9

Sugar cafe tampak ramai oleh pengunjung remaja. Kebanyakan mereka hanya memesan kopi dan berlama-lama demi menikmati fasilitas free wifi. Dinding cafe dipenuhi hiasan bertema vintage dengan lantai kayu coklat muda hingga sangat cocok untuk foto-foto. Bagi remaja jaman  sekarang yang terpenting saat berkunjung ke suatu tempat adalah spot foto dan koneksi internet.

Arkan melepas helm yang Gysta kenakan saat mereka sampai di tempat parkir sugar cafe yang padat. Cafe ini letaknya berdekatan dengan rumah Arkan, dulu Arkan sering makan disini dengan Sarah. Sekarang untuk pertama kalinya Arkan mengajak cewek selain Sarah.

"Kamu nggak apa-apa?" Gysta melihat Arkan yang sedang menarik kursi untuk Gysta duduki.

"I'm okay sayang." Jawab Arkan. "Kamu boleh pesen apa aja, aku ke kamar mandi dulu mau bersihin darah." Arkan sedikit menunjukkan punggung tangannya yang terdapat noda darah akibat perkelahiannya tadi. Sebenarnya kejadian tadi tidak pantas disebut perkelahian karena hanya Arkan yang menyerang.

"Hati-hati." Pesan Gysta sebelum Arkan meninggalkannya.

Gysta melihat buku menu di meja nya. Mereka belum makan siang, seperti kata Arkan tadi, Gysta hanya makan sepotong roti padahal aktivitasnya sangat padat. Gysta memutuskan untuk memesan macaroni schotel, 2 porsi beef brisket, red velvet dan lemonade minuman kesukaan Arkan serta cappuccino dingin.

Gysta mengantarkan catatan menu yang telah dipesannya pada meja kasir agar segera diproses.
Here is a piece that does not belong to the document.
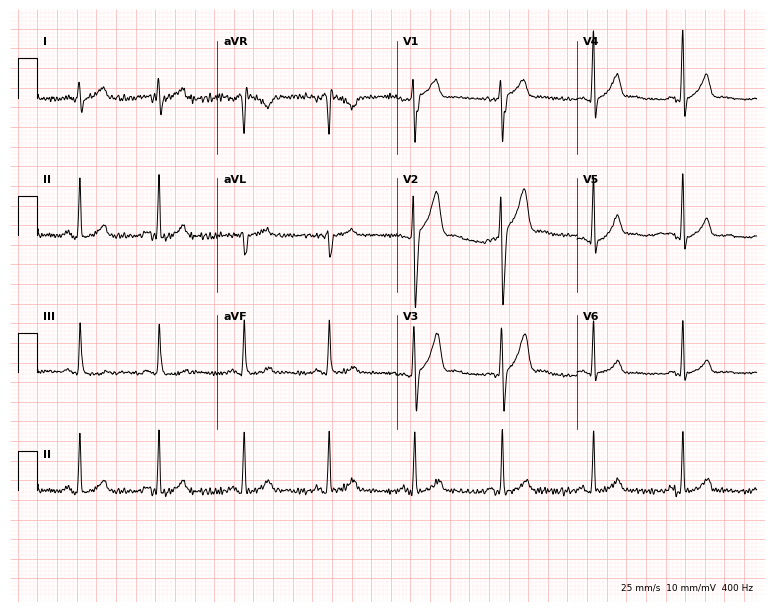
12-lead ECG from a man, 32 years old. Labelled as a normal ECG.
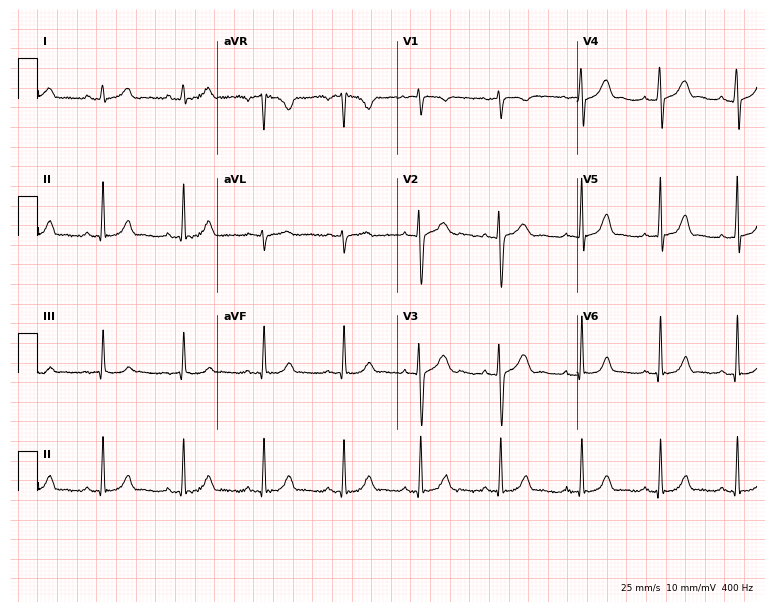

Sambil menunggu Arkan dan makanan datang, Gysta membuka laptopnya. Akhir-akhir ini Gysta sering mencari tahu tentang kecanduan pada narkotika di internet dan buku. Hal ini ia lakukan demi menyembuhkan Arkan dari kecanduannya pada obat-obatan terlarang dan alkohol.

"Lama nggak?" Suara Arkan dari belakang membuat Gysta otomatis menutup laptopnya. Arkan tersenyum lebar duduk di hadapan Gysta.

"Kok cepet?" Tanya Gysta, ia seperti maling yang tertangkap basah. Gysta tidak mau membuat Arkan tersinggung dengan hal ini.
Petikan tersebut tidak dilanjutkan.